This Mandelbrot design example demonstrates the use of the Nios® II embedded processor C-to-Hardware (C2H) acceleration compiler. In this example, the C2H compiler transforms the C-based implementation of the Mandelbrot algorithm into hardware. This design also contains a video controller to display full-motion video of the calculated pixel values.
The Mandelbrot pattern has become one of the most well known fractals because of its complex patterns and processor-intensive implementation. The algorithm operates in the complex plane where the x-axis represents the real component, and the y-axis represents the imaginary component. The example performs movements to different regions of the plane and also zooms in and out, creating full-motion video.
This example makes full use of parallelism by performing coordinate calculations in software while the hardware accelerators are in use. This is done by triple buffering the video data in DDR SDRAM and using the Nios II embedded processor to coordinate the data flow. Every time a full framebuffer is rendered by the hardware accelerator, the data is then managed by the processor to overlay benchmark data and notify the video controller that a new buffer is ready for display.
Using This Design Example
This design targets the following development kits:
- Nios II embedded evaluation kit, Cyclone® III FPGA edition
- Nios II embedded development kit, Cyclone III FPGA edition
Download the Nios II C2H Mandelbrot design example (.zip file)
Download the Nios II C2H Mandelbrot design example README (.txt file)
The use of this design is governed by, and subject to, the terms and conditions of the Intel® Design Example License Agreement.

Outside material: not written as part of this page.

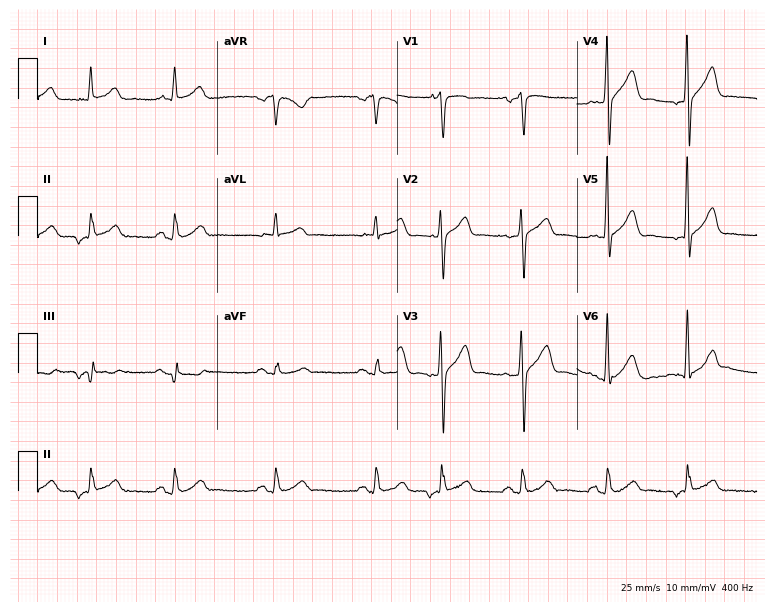
Standard 12-lead ECG recorded from a male, 72 years old (7.3-second recording at 400 Hz). None of these six findings is recorded: first-degree AV block, right bundle branch block (RBBB), left bundle branch block (LBBB), sinus bradycardia, atrial fibrillation (AF), sinus tachycardia. Findings outside these six are not listed.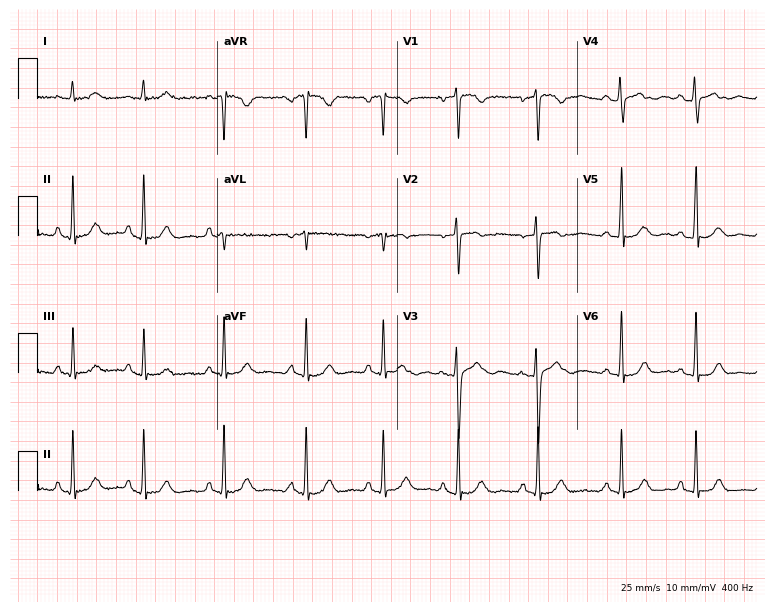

The .zip files contain all the necessary software files to reproduce the example, as well as a readme.txt file. The readme.txt file contains instructions for rebuilding the design targeting an existing hardware design.
Block Diagram
Figure 1. C2H Compiler Mandelbrot Design Example
C2H Compiler Accelerated Results
The C2H compiler-accelerated Mandelbrot algorithm results in a speed improvement of at least 60x compared to the same algorithm running on the fastest Nios II processor using compiler optimization level 2 (-O2). This speed increase is because of the parallelism and fast iteration speeds that hardware can provide, which are not possible from a general-purpose processing unit.